If Romney could imagine this, maybe his compassion would not permit him to allow it. But he can’t or won’t imagine it. So he has embraced the social-Darwinists of his party. He has (literally) embraced the Paul Ryans who claim they want to "free" poor people from dependence on government. This is the freedom to starve. This is the freedom to die. Imagine it, if you can.
So far as I know, no soldier in American history has chosen to put himself in harm's way for the freedom to go hungry. It isn’t much of a freedom. There’s got to be a balance that permits essential freedoms, but which doesn’t convert us to some kind of Dickensian dystopia.
3. Failure of imagination: it couldn’t happen here.
There’s another potential failure of imagination.
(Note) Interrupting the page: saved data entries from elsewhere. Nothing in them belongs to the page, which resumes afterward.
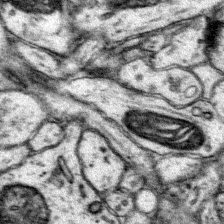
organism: Mouse
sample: Primary visual cortex
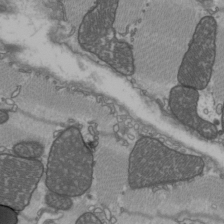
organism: C57BL Mouse
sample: Heart
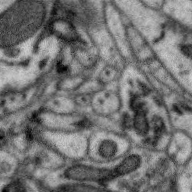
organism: Zebra finch
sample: Brain
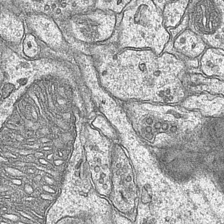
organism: Mouse
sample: CA1 Hippocampus

That’s the failure of the imagination of the electorate. That’s the electorate that might select Mitt Romney and Paul Ryan in November.
We human beings typically have a hard time imagining a radical change from what is. I suspect that that’s one reason that a prophet like Jeremiah could prophecy that his countrymen would be reduced to literally eating their own sons and daughters, but the reaction of those countrymen was something like, Yeah, whatever.
This lack of imagination affects us today. There is not now mass starvation. So we can’t imagine mass starvation among us through the policies of a major American political party. The image and idea of mass starvation in America seem incredible, the product of a severe fever, not careful thought.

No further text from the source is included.